Last weekend was the tenth anniversary of the moment, at 12.55pm on Valentine’s Day 2005, when a 1-tonne bomb exploded on the Beirut seafront, killing the former prime minister, Rafik Hariri, and 20 other innocent people.
It was a crime that would ensure Lebanon, perhaps even the region, would never be the same.
Sitting next to Hariri in his heavily guarded convoy that day was Basil Fleihan, the youthful member of parliament and a former government minister. An economist with a doctorate from Columbia University (Hariri preferred his protégés to be brainy rather than brawny), Fleihan had quarterbacked all Lebanon’s recent plays with the international financial community before he was 40.
And on that fateful day, still just 41, he was one of the brightest stars in Hariri’s firmament. The billionaire businessman and politician was plotting his return to the top job and Fleihan was a poster boy, not only for Lebanon but also for my generation, one that had either been affected or exiled by war but which still believed in a country built on the principles of democracy, prosperity, transparency and the rule of law.
Fleihan was a product of the tight-knit Beirut Protestant community, one that is shot through with keen sense of morale rectitude and duty.
He went school at the International College and then moved next door to American University of Beirut; both institutions ensured he was imbued with a strong dose of academic rigour. So much so that so that, by 1990, at just 27, the now Fleihan was the embodiment of the Lebanese dream.
In 1993, like many of his generation who wanted to roll up their sleeves and rebuild their battered country, Fleihan returned to Lebanon where he worked as an adviser to the ministry of Finance and taught at his alma mater. He also came to the attention of Hariri, who was using his wealth and connections to fashion Lebanon into a “build it and they will come” playground for Arab tourists.
It was inevitable given his CV, but also arguably even more important, his sect, that he would be included on Hariri’s “list” for the 2000 parliamentary elections.

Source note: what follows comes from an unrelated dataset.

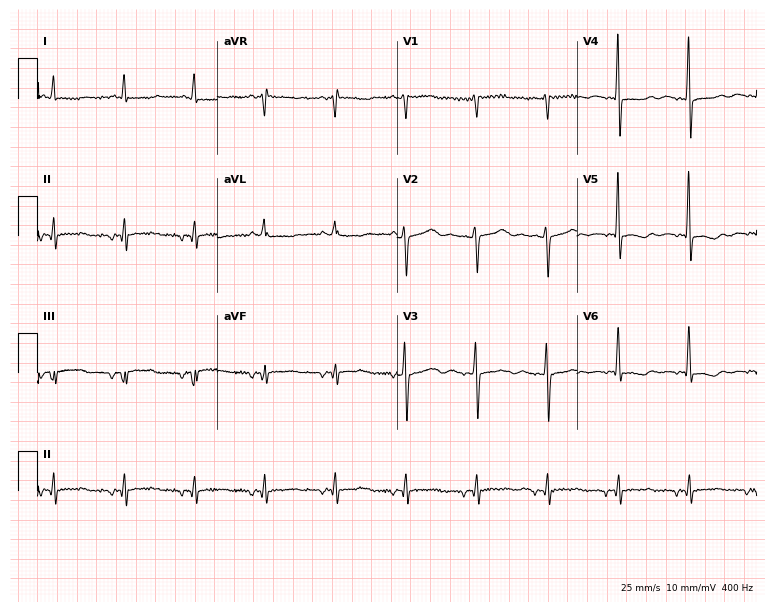
Standard 12-lead ECG recorded from a female, 83 years old (7.3-second recording at 400 Hz). None of these six findings is recorded: first-degree AV block, right bundle branch block (RBBB), left bundle branch block (LBBB), sinus bradycardia, atrial fibrillation (AF), sinus tachycardia. Other findings, if any, are not listed.
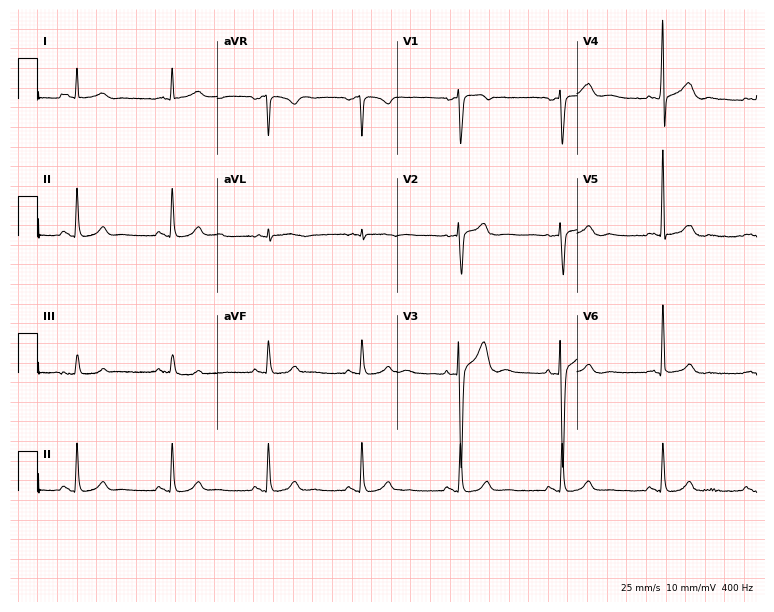
Electrocardiogram, a 53-year-old man. Overall reading on record: normal ECG.

Fleihan was a shoe-in for the one Protestant seat and was duly elected. He soon was appointed minister of economy, a job he held until 2003. During that period, he was one of the architects of the November 2002 Paris donor conference, securing over US$4 billion in aid and no doubt coming across as the sort of chap with whom the international community could always deal.
I met Fleihan on several occasions. He was a thoroughly decent, eloquent, polished and capable, the sort of guy a father would want his daughter to bring home. He’d call you “sir” and be happy to advise you on your stock portfolio.

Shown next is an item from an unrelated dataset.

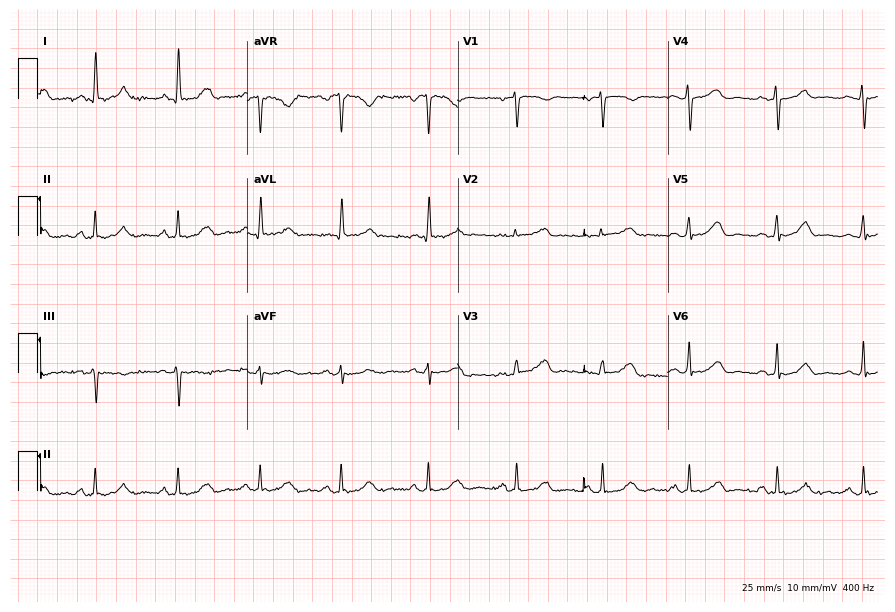
Resting 12-lead electrocardiogram (8.6-second recording at 400 Hz). Patient: a woman, 55 years old. None of these six findings is recorded: first-degree AV block, right bundle branch block, left bundle branch block, sinus bradycardia, atrial fibrillation, sinus tachycardia. Only these six findings were labelled.

He also made me believe in the Hariri “project” at a time when many Lebanese were still outraged by what they saw was a jumped-up Sunni buying up the country under the guise of trying to rebuild it.
Of course Hariri had an agenda, of course he was in tight with the Saudis and of course his penchant for solving problems with money would have been beyond the pale in more transparent systems.

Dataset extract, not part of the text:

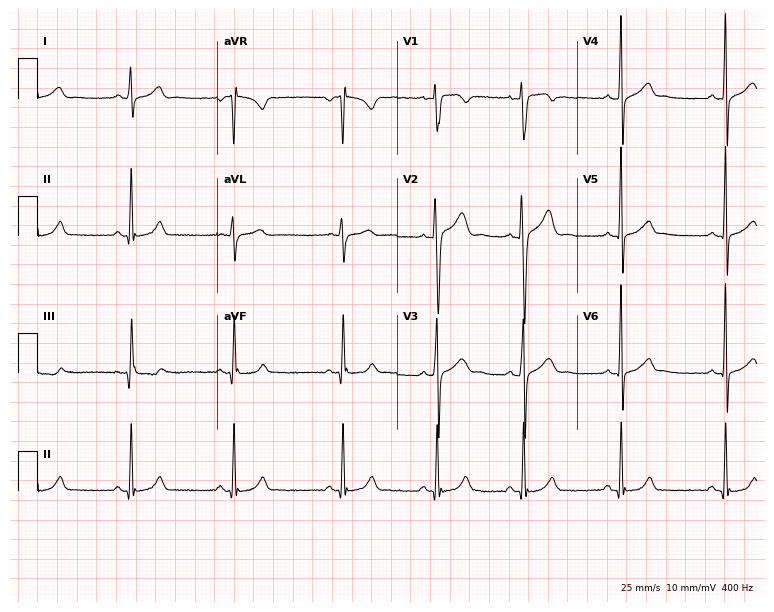
12-lead ECG from a male patient, 19 years old. Labelled as a normal ECG.

But his vision for a bold, brash, new Lebanon in which the whole country could share, was bewitching to a generation used to being told what to do by men with private armies.
And as far as I could see, this new energy was personified in a guy, my age with a similar background, who had lived abroad and who could walk into any job in any of the world’s major capitals, and yet chose to throw in his lot with a maverick billionaire politician who offered us hope.
That hope quite literally went up in flames in front of the St Georges Hotel, where Hariri’s car took the brunt of the blast. Despite horrific burns to 95% of his body, Fleihan managed to haul himself out of the window and fall onto the road.
Within hours he was flown for specialist treatment in France but died of his injuries 64 days later, leaving a widow and two young daughters. Today he lies in the elegantly distressed Anglo-American cemetery in the shade of a carob tree, a tragic symbol of what might have been.
Michael Karam is a freelance writer who lives between Beirut and Brighton.